Il grande drammaturgo, narratore e pensatore aderì infatti al fascismo nel momento meno opportuno, all’indomani del delitto Matteotti con un telegramma a Mussolini del settembre ’ 24. Pirandello, «il più inquietante tra gli scrittori del primo ’ 900 – annota Venè – scelse sul piano pratico e politico la condotta fascista in un periodo in cui essa non gli avrebbe dato né onori né prebende, e qualche tempo più tardi, messasi ormai la dittatura su binari sicuri, stabiliti i centri di potere e di sottopotere, Pirandello si sarebbe schermito». Del resto, lo scrittore siciliano era davvero lontano da militarismo, moralismo, retoriche, ritualità di massa.

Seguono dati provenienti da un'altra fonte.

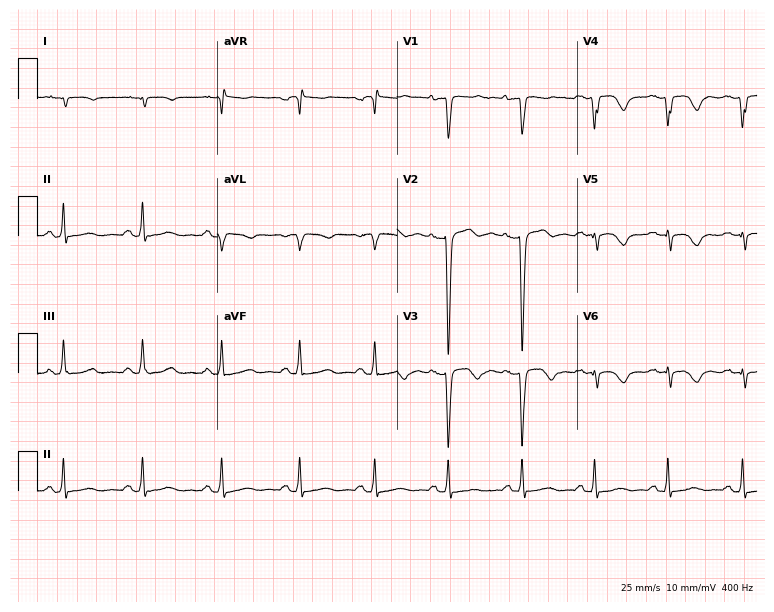
ECG — a 35-year-old man. Screened for six findings — first-degree AV block, right bundle branch block, left bundle branch block, sinus bradycardia, atrial fibrillation, sinus tachycardia — none is recorded.

E riservò sempre solo ironia e distacco davanti alle manifestazioni esteriori del regime. «Ma il fatto – conclude Venè – è che Pirandello fu fascista e non poté non essere fascista proprio per la coincidenza della sua visione aideologica con la non ideologia del fascismo». Tanto è vero che nel ’ 25 fu tra i firmatari del Manifesto degli intellettuali fascisti, redatto da Giovanni Gentile. E che nella sua ultima conferenza stampa, nel ’ 36, difese la politica estera del fascismo e la stessa guerra d’Etiopia, accusando inoltre i giornalisti statunitensi di ipocrisia in relazione al loro colonialismo nei confronti dei nativi americani.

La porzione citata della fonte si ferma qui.